The Ukrainian Gordian Knot
The fact is that even if Trump and Putin come to a common formula for ending the war in Ukraine, they will not be able to untie the Ukrainian Gordian knot on their own. Even though it is not officially part of negotiating process, Europe may try to sabotage it, prolonging the conflict or trying to freeze it, such as on the Korean peninsula.
This would be the worst option. Europe would face long-term conflict on its periphery. Resolving the Ukrainian crisis will therefore have a major impact not only on NATO but also on the existence of the European Union, which is no longer a given.

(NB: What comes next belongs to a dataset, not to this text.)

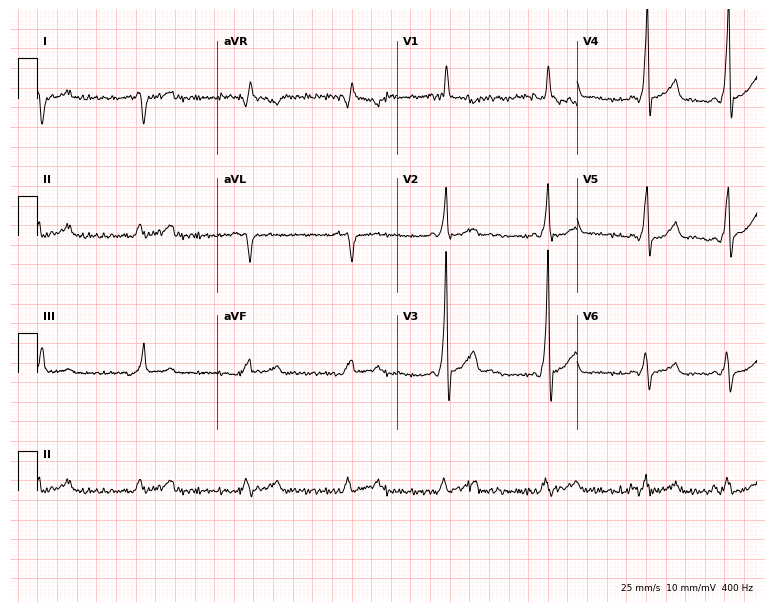
ECG — a 31-year-old male patient. Screened for six findings — first-degree AV block, right bundle branch block (RBBB), left bundle branch block (LBBB), sinus bradycardia, atrial fibrillation (AF), sinus tachycardia — none is recorded. Findings outside these six are not listed.

As Professor Pascal Lottaz from Neutrality Studies notes, the EU is no longer striving to remain an independent power. Increasingly, the differences between the interests of individual countries or groups of countries are becoming more apparent. The EU cannot become a prisoner of the Russophobia of the Baltic states, for instance. Hungary and Slovakia strongly oppose the continuation of the war advocated by the leading EU members.
Russia will undoubtedly continue pressing for military victory if peace efforts fail, which could lead to the disintegration of Ukraine as an integral state. In this case, the question of all post-war borders in Europe could open again.
Will Warsaw try to integrate the part of Ukraine which was part of Poland before the Second World War? Will borders between Germany and Poland, drawn after that war be questioned? No EU politician wants to think about this.
Moscow has repeatedly stated that under no circumstances will Russia allow NATO member states to send peacekeeping troops to Ukraine in any form. Yet German, British and French leaders insist this remains a possibility. There is practically no possibility of reaching a compromise.
The best guarantee for the security and inviolability of Ukraine, according to Sachs, would be for it to receive similar guarantees as Austria did when it declared neutrality by state treaty in 1955. This was a condition for the withdrawal of the Soviet army. This formula has proven to be the most effective security guarantee to any country. The precondition for this solution is that Ukraine officially becomes a neutral state and drops its ambition to join NATO, something Russia demands and Ukraine so far refuses to do.
A new security structure in Europe is of utmost importance for the continent and the world, one in which Russia would be an integral part. The recently declared U.S. intention to establish a 99-year U.S. corridor in the South Caucasus between Armenia and Azerbaijan is hardly an encouraging indication that Washington intends to refrain from advancing its policy of military encirclement of Russia.
Some analysts suggest that, given that Europe is an integral part of the Eurasian continent, China should also be included in this structure as a guarantor.
If the West, or leading American politicians, had agreed to the requests of Mikhail Gorbachev, Boris Yeltsin and Putin to admit Russia into NATO after the collapse of the Soviet Union, or at least not to expand the alliance into the territory of the former U.S.S.R. (and if the Ukrainian authorities had not begun oppressing the Russian minority after the Kiev coup of 2014), we would not be facing the worst crisis on the European continent since 1945.
The Ukraine war is not a consequence of alleged Russian imperialism or the expansion of its sphere of influence, but of a conscious policy of the U.S. neocons to weaken or even disintegrate Russia as a country to regain the American of Russia of the 1990s and to put pressure on China to curb its further rise. In essence, it is an attempt by the West to continue to rule the world, just as it did for centuries and throughout the post-war period.
Similarly unstable periods known by the Latin term “antebellum” (time before war), have been a constant of history. The only difference between now and before is that atomic weapons were not yet known. We have a choice: Peace or total destruction.